Only the lines in the entries below from the line with "722.1052631578948 | 725 |" to the line with "8 | 6.853 |", both included, belong in the answer, transcribed exactly and without pictures.

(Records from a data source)
——————

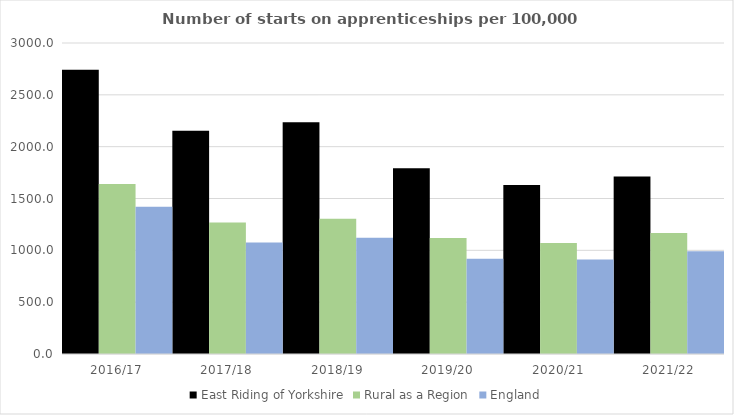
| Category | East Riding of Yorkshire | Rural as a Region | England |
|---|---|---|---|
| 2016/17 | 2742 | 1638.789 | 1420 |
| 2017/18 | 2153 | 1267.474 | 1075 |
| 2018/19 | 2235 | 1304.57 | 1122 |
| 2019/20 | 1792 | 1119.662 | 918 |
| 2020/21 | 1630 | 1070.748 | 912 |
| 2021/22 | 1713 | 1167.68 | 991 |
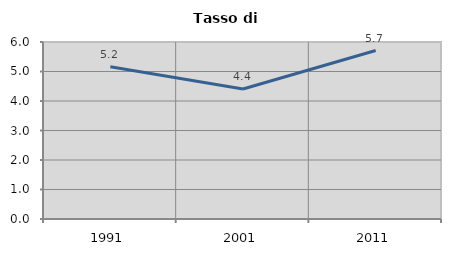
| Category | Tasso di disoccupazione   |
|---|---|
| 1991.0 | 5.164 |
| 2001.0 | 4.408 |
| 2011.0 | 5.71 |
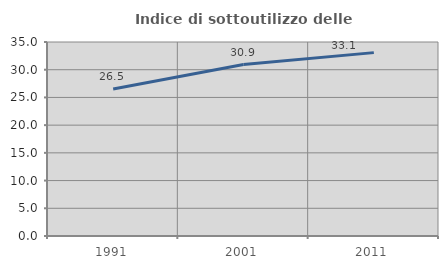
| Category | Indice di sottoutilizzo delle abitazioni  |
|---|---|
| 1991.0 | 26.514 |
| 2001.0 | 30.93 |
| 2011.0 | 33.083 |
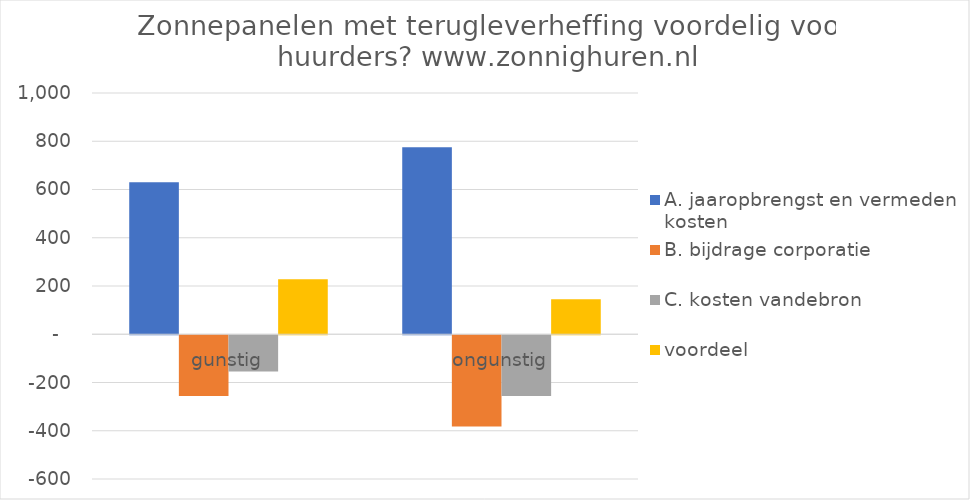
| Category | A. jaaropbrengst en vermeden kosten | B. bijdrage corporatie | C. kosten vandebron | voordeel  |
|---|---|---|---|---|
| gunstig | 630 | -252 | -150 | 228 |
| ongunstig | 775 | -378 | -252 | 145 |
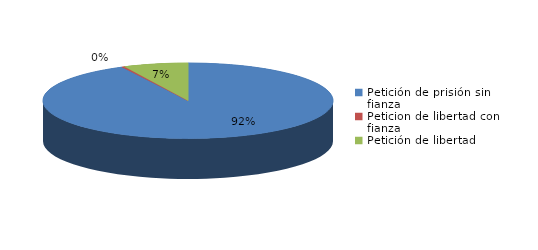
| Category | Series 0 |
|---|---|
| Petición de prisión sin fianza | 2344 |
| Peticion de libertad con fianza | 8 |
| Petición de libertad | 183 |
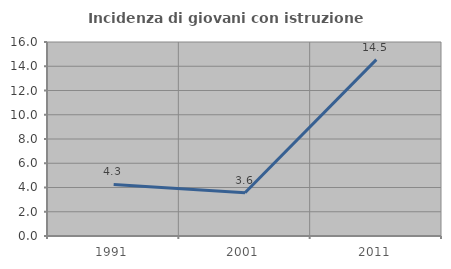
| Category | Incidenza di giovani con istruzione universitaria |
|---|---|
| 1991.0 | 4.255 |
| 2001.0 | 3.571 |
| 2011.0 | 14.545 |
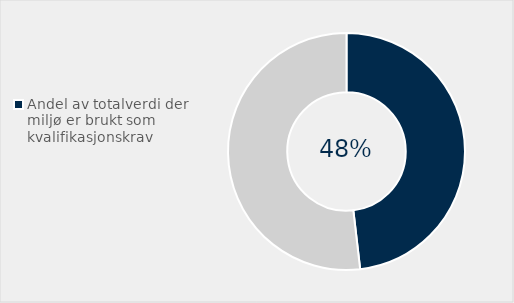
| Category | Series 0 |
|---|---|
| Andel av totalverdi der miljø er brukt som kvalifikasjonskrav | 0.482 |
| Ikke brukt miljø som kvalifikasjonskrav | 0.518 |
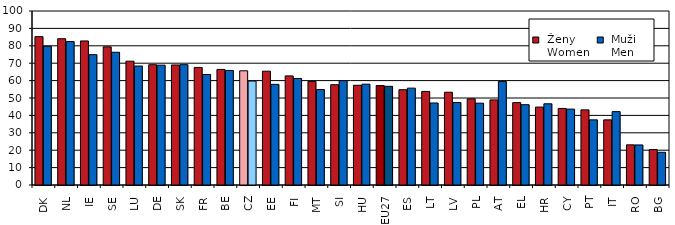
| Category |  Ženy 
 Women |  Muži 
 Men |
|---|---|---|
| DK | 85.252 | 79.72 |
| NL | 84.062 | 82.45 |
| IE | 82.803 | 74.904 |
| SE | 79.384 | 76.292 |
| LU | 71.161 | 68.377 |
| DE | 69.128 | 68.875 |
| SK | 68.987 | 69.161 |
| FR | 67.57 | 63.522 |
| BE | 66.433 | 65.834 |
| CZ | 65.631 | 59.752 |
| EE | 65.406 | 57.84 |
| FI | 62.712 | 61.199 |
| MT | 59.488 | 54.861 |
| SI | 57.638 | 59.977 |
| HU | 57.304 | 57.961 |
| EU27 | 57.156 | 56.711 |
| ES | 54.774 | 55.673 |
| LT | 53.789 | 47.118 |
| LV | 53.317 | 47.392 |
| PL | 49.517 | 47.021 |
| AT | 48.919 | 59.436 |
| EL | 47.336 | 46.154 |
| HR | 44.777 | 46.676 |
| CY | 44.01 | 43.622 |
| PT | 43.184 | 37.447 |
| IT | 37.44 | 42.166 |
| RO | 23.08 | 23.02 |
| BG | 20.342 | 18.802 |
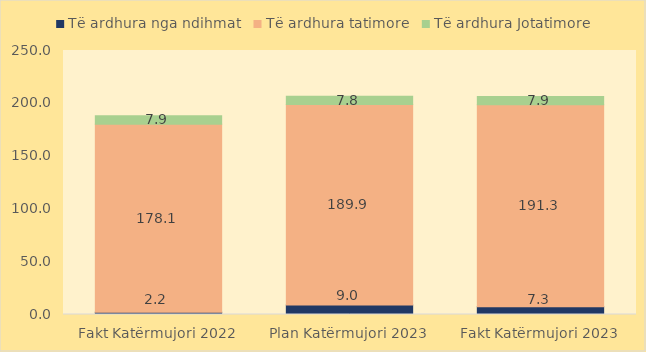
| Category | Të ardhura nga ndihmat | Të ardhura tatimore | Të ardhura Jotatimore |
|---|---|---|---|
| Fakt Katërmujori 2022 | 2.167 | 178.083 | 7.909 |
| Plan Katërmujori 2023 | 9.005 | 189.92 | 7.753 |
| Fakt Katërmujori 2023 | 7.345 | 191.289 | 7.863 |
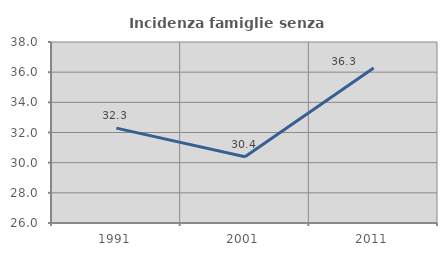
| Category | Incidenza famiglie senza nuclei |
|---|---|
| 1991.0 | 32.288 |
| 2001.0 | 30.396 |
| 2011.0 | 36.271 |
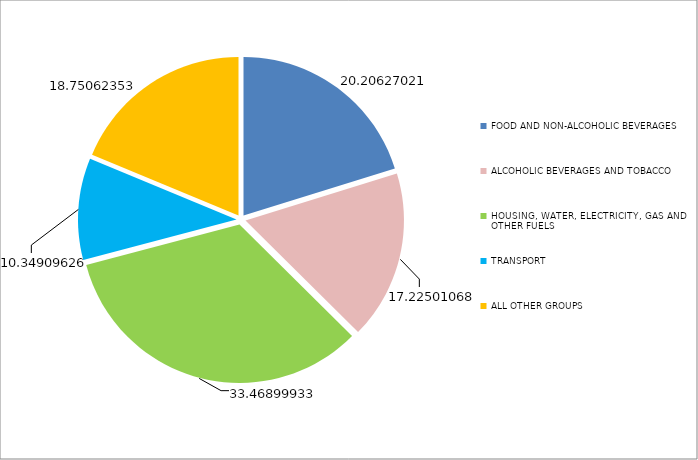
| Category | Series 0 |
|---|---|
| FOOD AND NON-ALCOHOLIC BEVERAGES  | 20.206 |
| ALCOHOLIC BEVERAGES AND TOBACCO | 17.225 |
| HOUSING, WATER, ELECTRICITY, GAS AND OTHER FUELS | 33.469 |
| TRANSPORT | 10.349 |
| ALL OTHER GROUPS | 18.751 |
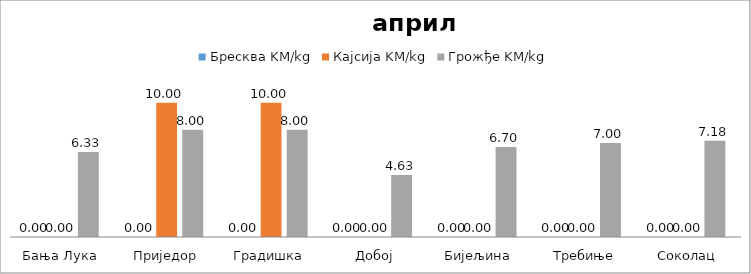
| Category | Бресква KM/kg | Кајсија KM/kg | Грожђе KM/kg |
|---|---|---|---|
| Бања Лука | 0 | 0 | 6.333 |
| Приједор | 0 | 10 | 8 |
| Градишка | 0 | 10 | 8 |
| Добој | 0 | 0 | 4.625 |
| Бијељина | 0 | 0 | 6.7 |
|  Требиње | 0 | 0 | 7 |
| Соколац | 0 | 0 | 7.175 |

——————

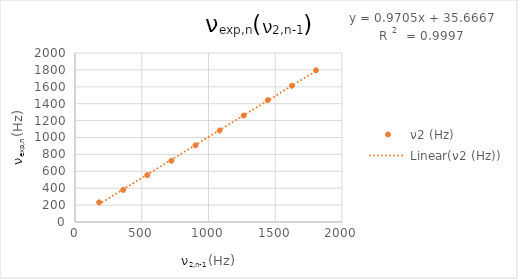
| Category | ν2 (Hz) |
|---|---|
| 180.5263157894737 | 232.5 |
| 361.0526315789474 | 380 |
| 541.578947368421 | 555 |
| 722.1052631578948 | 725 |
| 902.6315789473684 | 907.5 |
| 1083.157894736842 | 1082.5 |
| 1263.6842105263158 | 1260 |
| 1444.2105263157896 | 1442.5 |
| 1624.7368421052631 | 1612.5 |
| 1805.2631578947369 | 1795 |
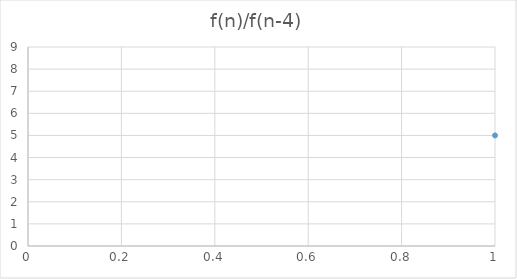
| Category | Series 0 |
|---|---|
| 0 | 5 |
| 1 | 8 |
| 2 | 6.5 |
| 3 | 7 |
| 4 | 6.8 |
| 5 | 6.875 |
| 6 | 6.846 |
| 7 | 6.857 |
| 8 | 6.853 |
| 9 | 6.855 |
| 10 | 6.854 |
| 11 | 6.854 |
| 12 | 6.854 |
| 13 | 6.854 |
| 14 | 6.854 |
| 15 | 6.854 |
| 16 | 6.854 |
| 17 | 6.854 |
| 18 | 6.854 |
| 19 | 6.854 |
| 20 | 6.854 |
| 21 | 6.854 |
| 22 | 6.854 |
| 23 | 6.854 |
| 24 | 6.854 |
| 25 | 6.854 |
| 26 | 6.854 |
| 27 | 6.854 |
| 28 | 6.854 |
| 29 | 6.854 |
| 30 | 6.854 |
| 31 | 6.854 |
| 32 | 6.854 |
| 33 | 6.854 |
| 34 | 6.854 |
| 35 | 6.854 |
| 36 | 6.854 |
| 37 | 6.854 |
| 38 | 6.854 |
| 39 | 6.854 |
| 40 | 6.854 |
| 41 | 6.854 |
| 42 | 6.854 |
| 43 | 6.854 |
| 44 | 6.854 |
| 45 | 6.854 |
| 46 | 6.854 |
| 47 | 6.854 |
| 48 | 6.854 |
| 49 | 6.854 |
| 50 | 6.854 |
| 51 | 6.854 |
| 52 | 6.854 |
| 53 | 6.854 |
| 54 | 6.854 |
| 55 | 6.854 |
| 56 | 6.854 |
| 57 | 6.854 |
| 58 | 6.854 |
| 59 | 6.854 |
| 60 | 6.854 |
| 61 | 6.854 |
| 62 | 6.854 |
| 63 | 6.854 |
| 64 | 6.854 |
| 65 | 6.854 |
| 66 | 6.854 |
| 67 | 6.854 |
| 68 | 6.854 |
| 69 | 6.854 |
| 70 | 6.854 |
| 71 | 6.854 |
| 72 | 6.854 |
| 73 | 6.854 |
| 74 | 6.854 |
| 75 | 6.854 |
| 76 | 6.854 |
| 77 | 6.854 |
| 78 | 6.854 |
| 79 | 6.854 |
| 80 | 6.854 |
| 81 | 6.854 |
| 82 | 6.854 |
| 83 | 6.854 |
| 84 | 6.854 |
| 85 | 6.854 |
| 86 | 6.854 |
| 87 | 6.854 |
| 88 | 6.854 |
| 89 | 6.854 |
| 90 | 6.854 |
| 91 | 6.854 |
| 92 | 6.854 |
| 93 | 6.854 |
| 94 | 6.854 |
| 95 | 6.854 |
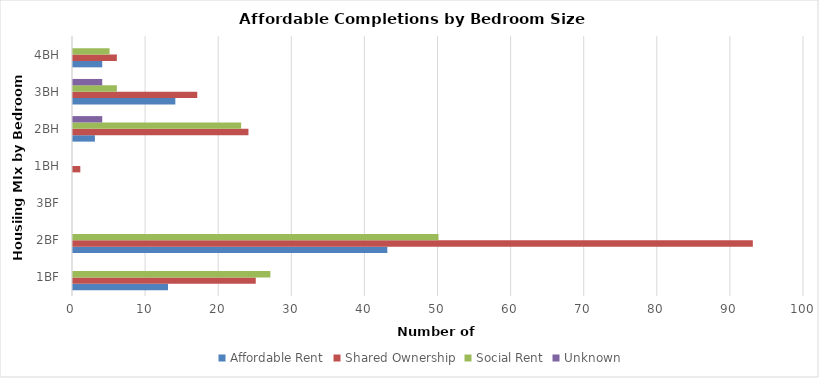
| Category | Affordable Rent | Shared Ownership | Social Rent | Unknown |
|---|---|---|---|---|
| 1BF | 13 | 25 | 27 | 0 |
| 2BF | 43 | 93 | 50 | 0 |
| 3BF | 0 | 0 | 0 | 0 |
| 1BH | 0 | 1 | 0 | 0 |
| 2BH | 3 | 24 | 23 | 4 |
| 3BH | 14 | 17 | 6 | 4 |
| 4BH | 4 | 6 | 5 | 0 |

——————

Written response:
| 722.1052631578948 | 725 |
| 902.6315789473684 | 907.5 |
| 1083.157894736842 | 1082.5 |
| 1263.6842105263158 | 1260 |
| 1444.2105263157896 | 1442.5 |
| 1624.7368421052631 | 1612.5 |
| 1805.2631578947369 | 1795 |
| Category | Series 0 |
|---|---|
| 0 | 5 |
| 1 | 8 |
| 2 | 6.5 |
| 3 | 7 |
| 4 | 6.8 |
| 5 | 6.875 |
| 6 | 6.846 |
| 7 | 6.857 |
| 8 | 6.853 |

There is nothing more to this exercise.